When I help a member of my family to survive, I help at least some portion of my own genes to survive.  After all, I share many genes with my cousins, and even more with my brother.   When I help them, I help some of my own genes to survive into the future.  Likewise, when I help a member of my tribe… or my species… or actually, any living creature on the earth, though we’re less and less genetically related the further out we go.

In the case of menopause?  That theory I mentioned suggests that human evolution has actually selected for that sort of indirect benefit for my selfish genes, by building into my body a time of life in which I will still be healthy, but no longer involved with raising children of my own.

Human women do not enter menopause because we have “run out of eggs” or worn out our reproductive equipment.  Menopause, it turns out, is a time when my body uses hormonal signals essentially to dump the eggs I still have–to spend them all at once, burning through my remaining fertility in hot flash after hot flash, in order to transform me from a mother into a grandmother: a woman with the time and energy to assist my descendants in caring for their descendants–or at any rate, in assisting the members of my wider society to do so.

Grandmothers, it turns out, are special.  Those who have one in their infancy are far more likely to live long enough to grow up, and so to have descendants of their own.
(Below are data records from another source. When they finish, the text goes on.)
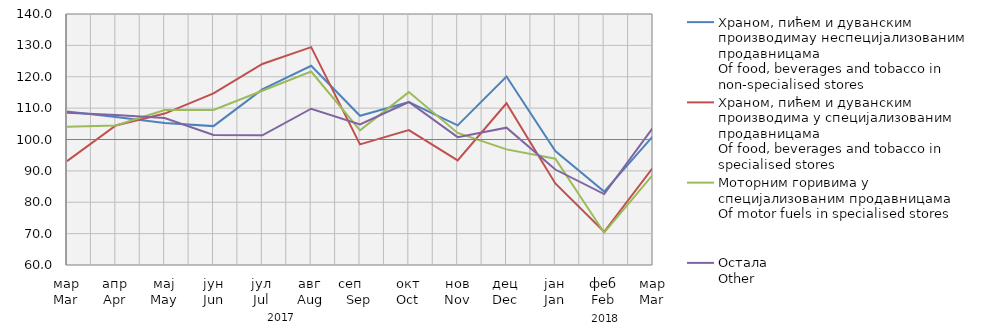
| Category | Храном, пићем и дуванским производимау неспецијализованим продавницама
Of food, beverages and tobacco in non-specialised stores
 | Храном, пићем и дуванским производима у специјализовaним продавницама
Of food, beverages and tobacco in specialised stores | Моторним горивима у специјализованим продавницама
Of motor fuels in specialised stores | Остала
Other |
|---|---|---|---|---|
| мар
Mar | 108.958 | 93.097 | 104.046 | 108.518 |
| апр
Apr | 107.187 | 104.456 | 104.458 | 107.78 |
| мај
May | 105.292 | 108.265 | 109.385 | 106.843 |
| јун
Jun | 104.266 | 114.686 | 109.425 | 101.464 |
| јул
Jul | 115.952 | 124.078 | 115.551 | 101.353 |
| авг
Aug | 123.494 | 129.435 | 121.673 | 109.807 |
| сеп     Sep | 107.568 | 98.457 | 102.908 | 104.789 |
| окт
Oct | 111.938 | 102.999 | 115.109 | 111.951 |
| нов
Nov | 104.514 | 93.335 | 102.083 | 100.762 |
| дец
Dec | 120.059 | 111.537 | 96.853 | 103.773 |
| јан
Jan | 96.298 | 85.996 | 93.873 | 90.431 |
| феб
Feb | 83.4 | 70.6 | 70.3 | 82.6 |
| мар
Mar | 101.078 | 91.052 | 88.818 | 103.76 |
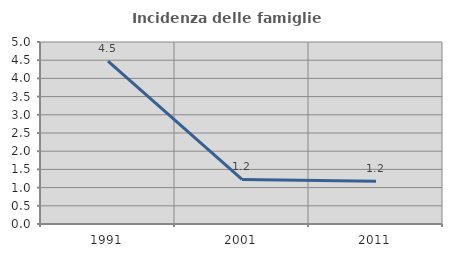
| Category | Incidenza delle famiglie numerose |
|---|---|
| 1991.0 | 4.478 |
| 2001.0 | 1.225 |
| 2011.0 | 1.176 |
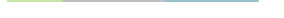
| Category | Series 0 | Series 1 | Series 2 |
|---|---|---|---|
| 0 | 18110 | 33358 | 30951 |
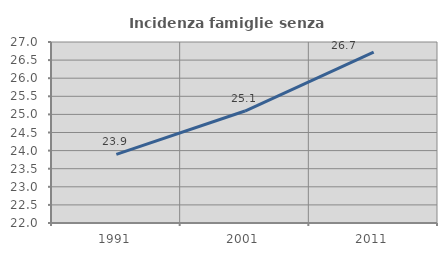
| Category | Incidenza famiglie senza nuclei |
|---|---|
| 1991.0 | 23.896 |
| 2001.0 | 25.093 |
| 2011.0 | 26.721 |

The presence of grandmothers–of experienced nurturers, those repositories of “old wives tales” and veterans of the challenges that meet generations of human beings on this planet–makes it much more likely that a genetic chain will continue unbroken.


I know this, because math.

Seriously, though it is obviously impossible for us to travel back in time and watch the rise of the evolution of grandmothers as it occurred, and this is a hard theory to test, the grandmother hypothesis can be modeled mathematically… and that is exactly what researcher Kristen Hawkes has done.

Years ago, Hawkes and her partner James O’Connell studied a group of hunter-gatherers.  They noticed that grandmothers spent a lot of their time gathering food for their grandchildren, and it got them to wondering.

What does it do for their own DNA, looking out for their grandchildren?  What does it mean for how many years women stay fertile, or live after their fertility ends?

It turns out that the more years grandmothers live as grandmothers–as crones–the more of the children human mothers give birth to survive to grow up and have children themselves.  In fact, mathematical models show the genes of grandmothers who have longer lives wind up outcompeting other genes enough to double the human lifespan in a pretty short time. (Evolutionarily speaking, at least.)

Grandmothering, in effect, doubled our life expectancy.  Crones are the reason anyone gets to live to be old.

Suriya Donavanik. 2010.
Suriya Donavanik. 2010.

As a Pagan woman, I’ve been taught that all stages of life are sacred.  Also as a Pagan, I’ve come value the spiritual good of honoring the Land, the Gods… and the People, both my living tribe and my ancestors.

As a modern woman who loves science and finds it a source of delight in its own right, I admit, I am love the way the science and my spiritual values line up on this one.

Here’s to the power of grandmothers, and here’s to the power of the Crone.  May we all grow in wisdom over the course of long, long and productive lives… even if it means more night sweats and hormone surges for me, personally.

(Now would someone please open a window?  It’s awfully stuffy in here.)